Depending on your sampling resolution, you can convert this to a square inches number:

Name	300 DPI	600 DPI	1000 DPI	10000 DPI
GTX 1060	$2.185E10$	$5.461E9$	$1.966E9$	$1.999E7$
GTX 3090	$1.672E11$	$4.180E10$	$1.505E10$	$1.505E8$

Or In terms of football fields (including endzones):

Name	300 DPI	600 DPI	1000 DPI	10000 DPI
GTX 1060	$2.634E+03$	$658.4$	$237.0$	$2.370E$
GTX 3090	$2.016E+04$	$5.039E+03$	$1.814E+03$	$18.14$

Once the real world is taken into consideration, this number reduces _by many orders of magnitude_. Additionally, it is not as simple as checking if a part can go in _A_ place, but rather checking if a part can go in _ALL_ places.

GPU Actual Behavior and Future Work Directions

$1.665E7$ DPI per Second (currently, RTX 1060), or about $1000$ sq in per second.

I used 170 DPI. This is because I wanted a sheet of 24in x 48in and at 170 DPI the sheet requires 128 x 255 32bit registers, which seemed like a nice number.

It takes about 1 second to calculate all the collisions of the part (4 seconds without trivial optimizations).

It takes about 100us to bake a part into the sheet.

It takes about 40us to determine the first free space.

Ignoring the collision map generation for the moment, the algorithm is quite fast. There is some overhead in copying to and from the device but overall insignificant compared to that of the collisions calculations. However, there is still some relatively simple design choices that can be applied. The first is transitioning to device primary compute. If all the parts were loaded to the GPU before the kernel launches, there is no need to return to the CPU. Moreover, the kernel could run asynchronously, allowing the CPU to do other tasks. This is part of Dynamic Parallelism (see later) which I could not make work.

Another optimization is the computation of reflections and rotations on the GPU device. It should be a relatively fast operation, on the order of baking the part. If coupled with a device primary architecture, would allow the entire process to run efficiently completely within the single device.

Handling an arbitrary sheet size is trivial; take the starting sheet and mask off the region that is used. Additionally, this could be used to mask off holes or other items that cannot be included in any part, allowing for greater yield on damaged sheets.

Dynamic Parallelism provides the greatest potential for improvement. This is the process of intelligently allocating more threads and kernels to regions with more detail. Effectively this is some form of recursive quad-tree-esque branching. Since most of the space is either densely full with parts or empty without parts, this is a potential major performance improvement.

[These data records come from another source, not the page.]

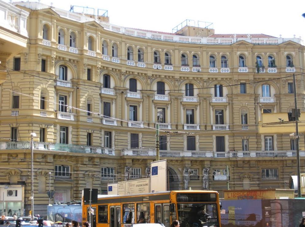 Piazza Nicola Amore (o Piazza 4 Palazzi) di Napoli. Uno dei 4 Palazzi monumentali.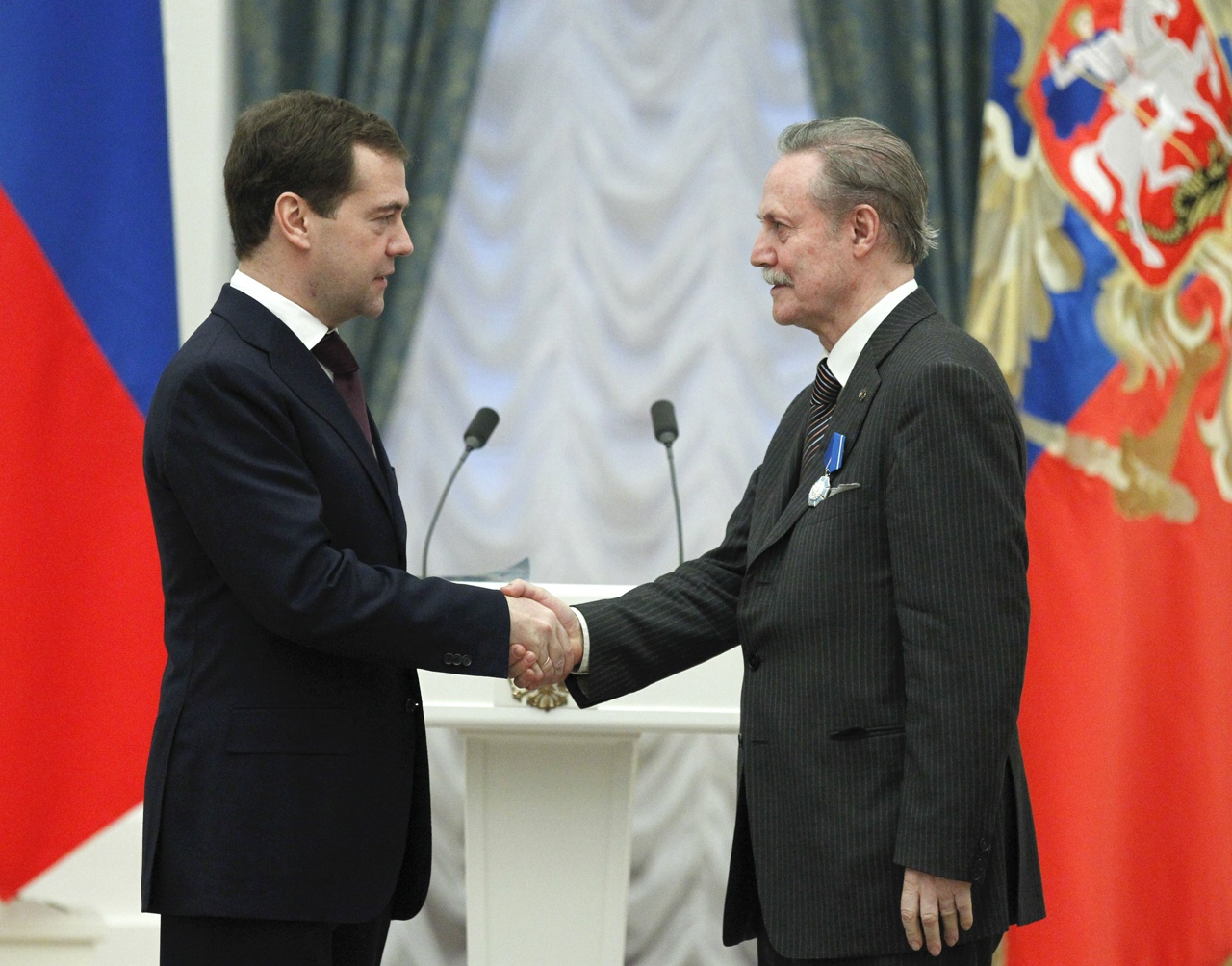 Дмитрий Медведев, Юрий Соломин. Церемония награждения орденом Почёта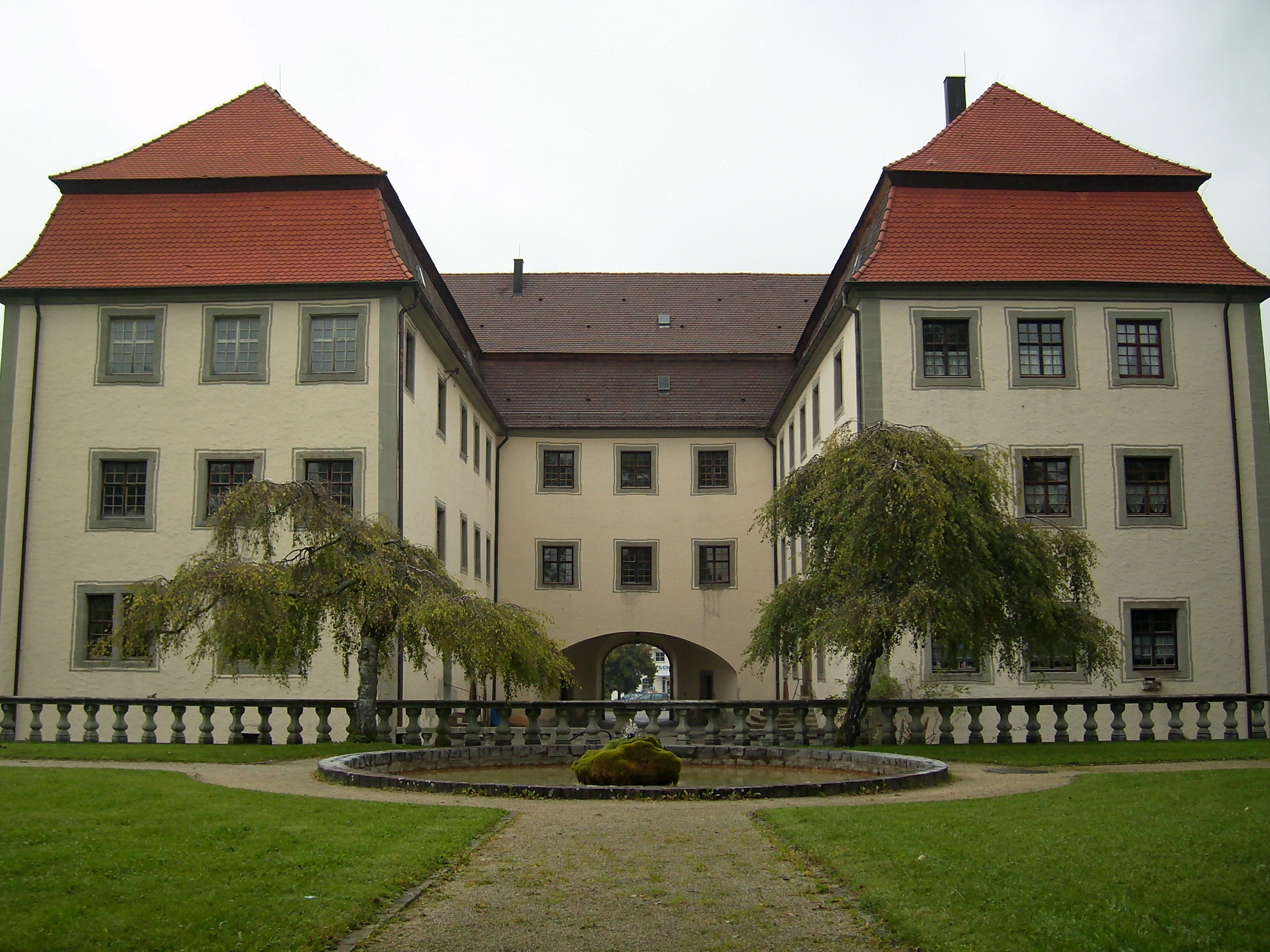 Geislingen (bei Balingen) Stauffenbergschloss Rückansicht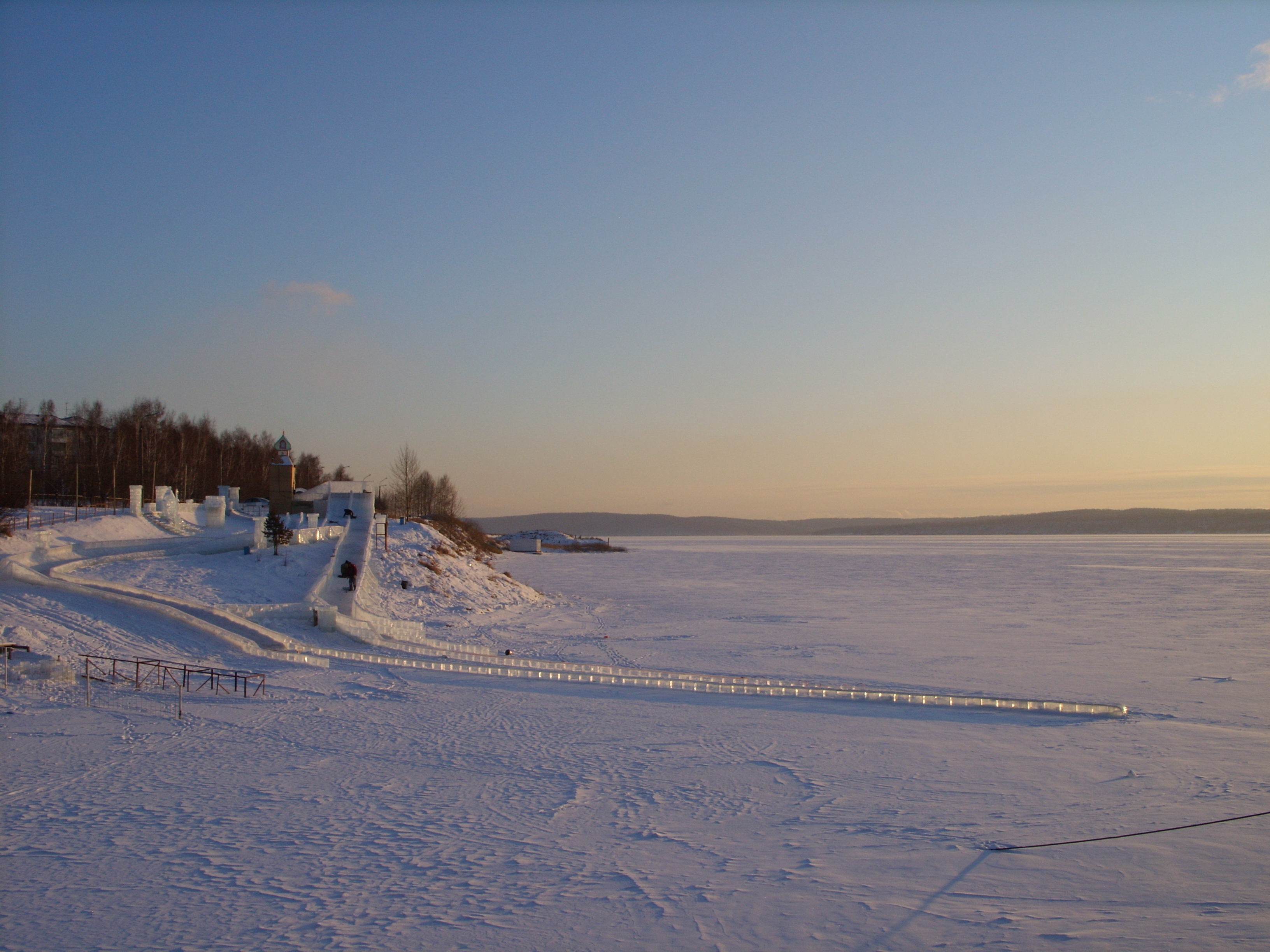 Иркутск, Россия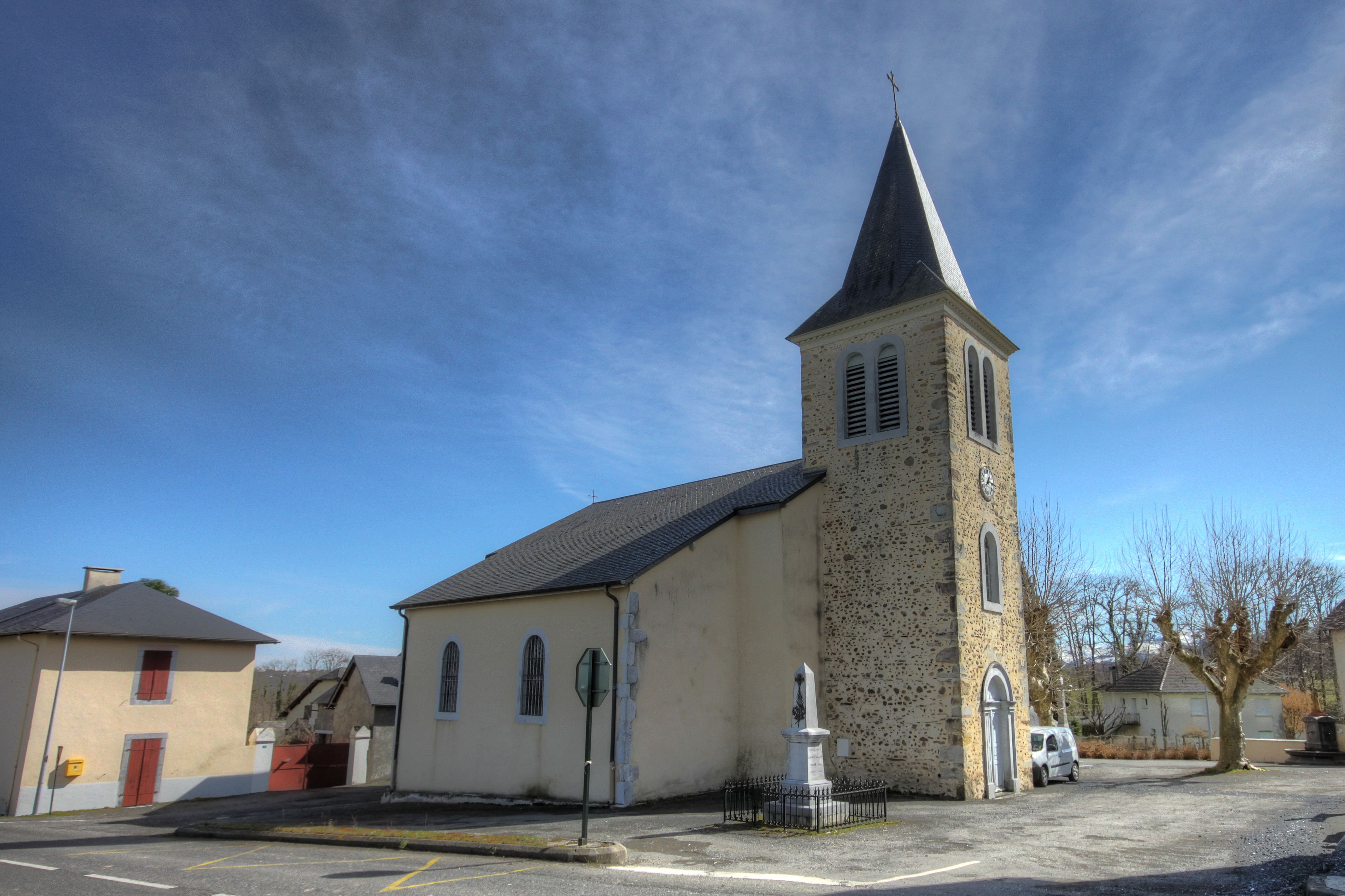 L'église Saint-Sébastien à Labatmale dans les Pyrénées-Atlantiques

Dynamic Parallelism Api Principles: https://developer.nvidia.com/blog/cuda-dynamic-parallelism-api-principles/

Tensor cores may provide another area of potential improvement. If the decision herein can be modeled as a tensor operation, the specialized tensor cores will likely provide better performance. However, one key problem exists with the architecture of the tensor cores: they are designed for floating point operations. I do not know if they support integer bitwise operations, but do not recall seeing them at any point in the documentation.